Program of Biomedical Engineering, Saint Louis University, St. Louis, MO, 63103, USA.
Department of Chemistry, Saint Louis University, St. Louis, MO, 63103, USA.
Macromol Biosci. 2020 Oct;20(10):e2000085. doi: 10.1002/mabi.202000085. Epub 2020 Jul 30.
Hydrogels, whose degradability can be controlled while also preserving cell viability or biomolecule stability, are in demand. Degradable polyethylene glycol crosslinkers are hydrolytically designed for use in hydrogels. Degradation is controlled by crosslinker chemical structure, such as introducing local hydrophobicity, steric hindrance, or electron-withdrawing moieties near a degradable ester moiety. Hydrogels made using these crosslinkers have gelation times from 1 to 22 min, storage moduli from 3 to 10 kPa, mesh sizes from 10 to 13 nm, and degradation times from 18 h to 16 d. However, when reaction conditions are modified to achieve similar gelation time, hydrogels have similar initial properties but preserve the wide range of degradation times. All crosslinkers support high cell viability upon hydrogel encapsulation or exposure to leachables and degradation products. This innovation in controlling degradation can help realize the hydrogels' potential for drug delivery or as matrices for cell encapsulation and transplantation.

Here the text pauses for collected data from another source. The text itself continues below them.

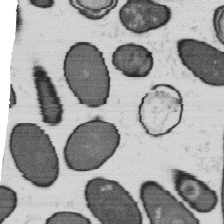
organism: B. subtilis
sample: Bacterial spore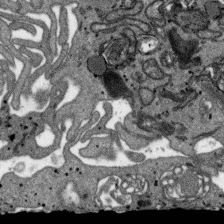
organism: Human
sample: Lung epithelial cells, uninfected (mock) control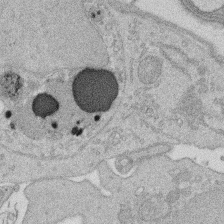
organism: Rat
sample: Salivary granule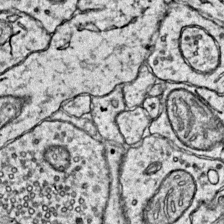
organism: Mouse
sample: Primary visual cortex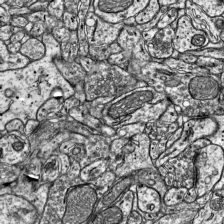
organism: Mouse
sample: Visual Cortex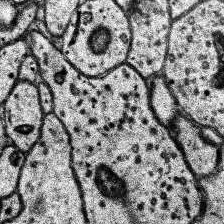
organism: Human
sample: Temporal Lobe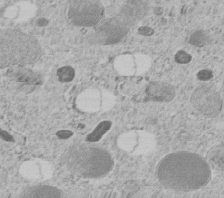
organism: C. elegans
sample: C. elegans embryo early stage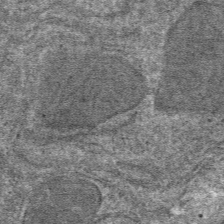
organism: Mouse
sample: Mouse hepatocytes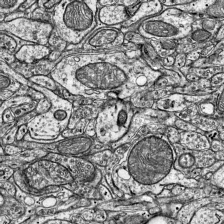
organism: Mouse
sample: Visual Cortex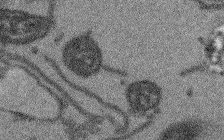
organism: Arabidopsis thaliana
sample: Root tip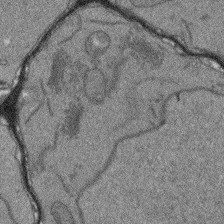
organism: Arabidopsis thaliana
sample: Root tip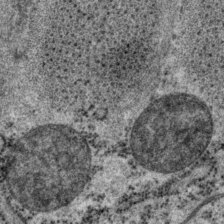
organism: P. pacificus
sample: Pharynx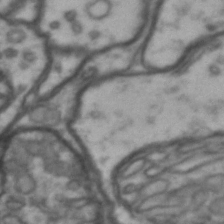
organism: Drosophila
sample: Brain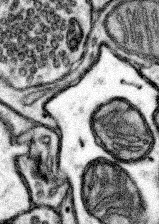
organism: Mouse
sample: Somatosensory cortex neuropil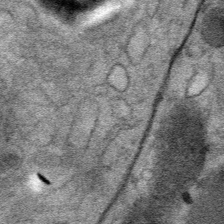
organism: Mouse
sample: Mouse Salivary gland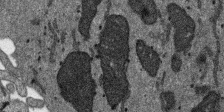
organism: Human
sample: Lung epithelial cells infected with SARS-CoV-2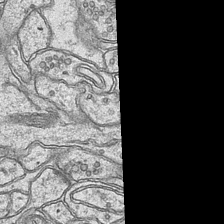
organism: Mouse
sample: CA1 Hippocampus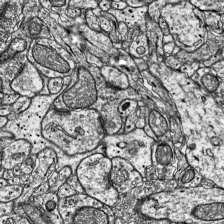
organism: Mouse
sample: Visual Cortex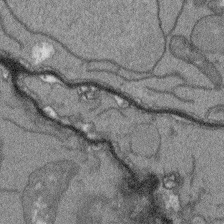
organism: Arabidopsis thaliana
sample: Root tip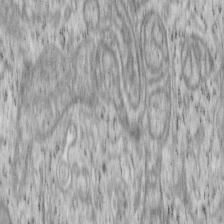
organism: Human
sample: HeLa cells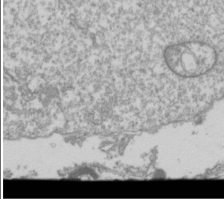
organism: Drosophila
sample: Cell division; meiosis; drosophila spermatocytes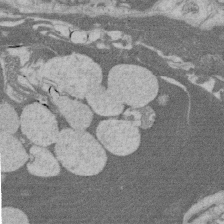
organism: Rat
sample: Salivary granule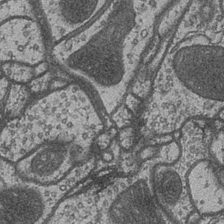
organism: Drosophila
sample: Optic medulla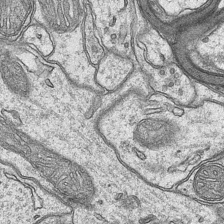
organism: Mouse
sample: CA1 Hippocampus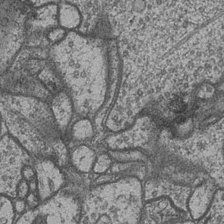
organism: Drosophila
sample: Optic medulla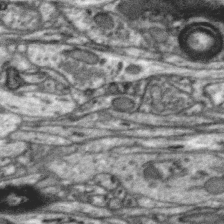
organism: Zebra finch
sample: Brain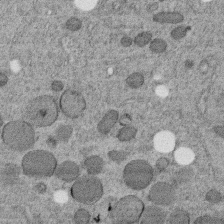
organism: C. elegans
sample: C. elegans embryo early stage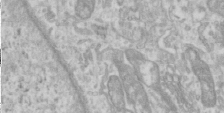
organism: Human
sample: Cilia; basal body in RPE cells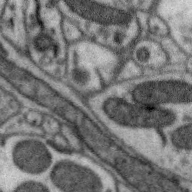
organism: Zebra finch
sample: Brain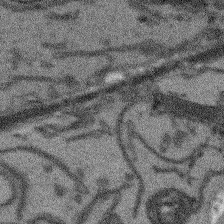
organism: Arabidopsis thaliana
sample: Root tip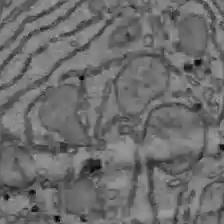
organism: C57BL Mouse
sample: Liver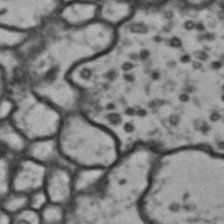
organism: Drosophila
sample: Brain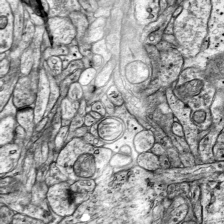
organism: Mouse
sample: Visual Cortex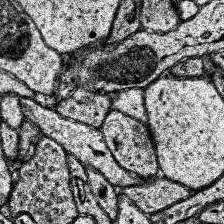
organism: Human
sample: Temporal Lobe

水凝胶在保持细胞活力或生物分子稳定性的同时,其降解性可以得到控制,因此受到了广泛的关注。可降解的聚乙二醇交联剂是通过水解设计用于水凝胶的。降解是通过交联剂的化学结构来控制的,例如在可降解的酯基附近引入局部疏水性、空间位阻或吸电子基团。使用这些交联剂制备的水凝胶的凝胶时间为 1 至 22 分钟,储存模量为 3 至 10 kPa,网格尺寸为 10 至 13nm,降解时间为 18 小时至 16 天。然而,当反应条件被修改以达到相似的凝胶时间时,水凝胶具有相似的初始性能,但保留了广泛的降解时间。所有的交联剂在水凝胶包封或接触浸出物和降解产物时都能保持高细胞活力。这种控制降解的创新可以帮助实现水凝胶在药物输送或作为细胞包封和移植的基质方面的潜力。